## Experiment using dataset of 10 y
run on google colab to utilize better gpu

### Boring Stuff

##### Imports

In [None]:
from google.colab import drive
drive.mount('/content/drive', force_remount=True)

!git clone https://riccih-dev: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@github.com/riccih-dev/bac_temp_downscaling.git

In [None]:
# reload drive
drive.mount('/content/drive', force_remount=True)

# get changes
!git pull

In [None]:
pip install cartopy

In [None]:

from IPython.display import display
import tensorflow as tf
import os
import numpy as np
import xarray as xr

from visualization.climate_data_visualizer import ClimateDataVisualizer
from visualization.evaluation_visualizer import EvaluationVisualization
from downscaling.pipeline import DownscalingPipeline
from utility.utility import save_to_json, store_to_disk, load_via_url, split_data
from model.modelconfig import UNetModelConfiguration
from utility.data_generator import DataGenerator

%reload_ext autoreload
%autoreload 2


config = tf.compat.v1.ConfigProto()
config.gpu_options.allow_growth = True
tf.compat.v1.Session(config=config)

gpus = tf.config.experimental.list_physical_devices('GPU')
for gpu in gpus:
  tf.config.experimental.set_memory_growth(gpu, True)

In [None]:
# Specify the path to your desired directory
new_directory = "/content/bac_temp_downscaling/"

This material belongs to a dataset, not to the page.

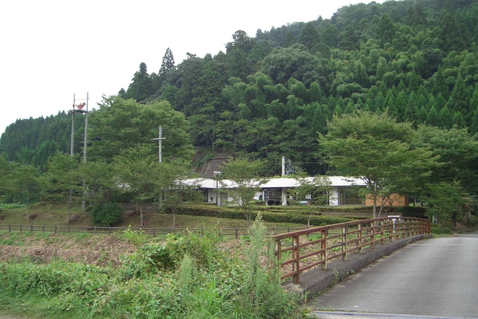 北近畿タンゴ鉄道宮福線二俣駅。俊明公民館。

# Change the current working directory
os.chdir(new_directory)


current_directory = os.getcwd()

# Print the current working directory
print("Current Working Directory:", current_directory)

##### Settings

In [None]:
result_path='./results/'

# Standardized Anomalies
stats_file = './preprocessed_data/climatology_stats_sa_10y.json'
file_preprocessed_era5 = './preprocessed_data/era5_preprocessed_standardized_anomalies_10y.nc'
file_preprocessed_cerra = './preprocessed_data/cerra_preprocessed_standardized_anomalies_10y.nc'

# Min Max
#stats_file = './preprocessed_data/climatology_stats_MinMax_10y.json'
#file_preprocessed_era5 = './preprocessed_data/era5_preprocessed_min_max_10y.nc'
#file_preprocessed_cerra = './preprocessed_data/cerra_preprocessed_min_max_10y.nc'


### Loading Preprocessed Data

In [None]:
preprocessed_lr_data = xr.open_dataset(file_preprocessed_era5)
preprocessed_hr_data = xr.open_dataset(file_preprocessed_cerra)

### Data Splitting

In [None]:
lr_train_data, lr_val_data, lr_test_data, hr_train_data, hr_val_data, hr_test_data = split_data(preprocessed_lr_data, preprocessed_hr_data)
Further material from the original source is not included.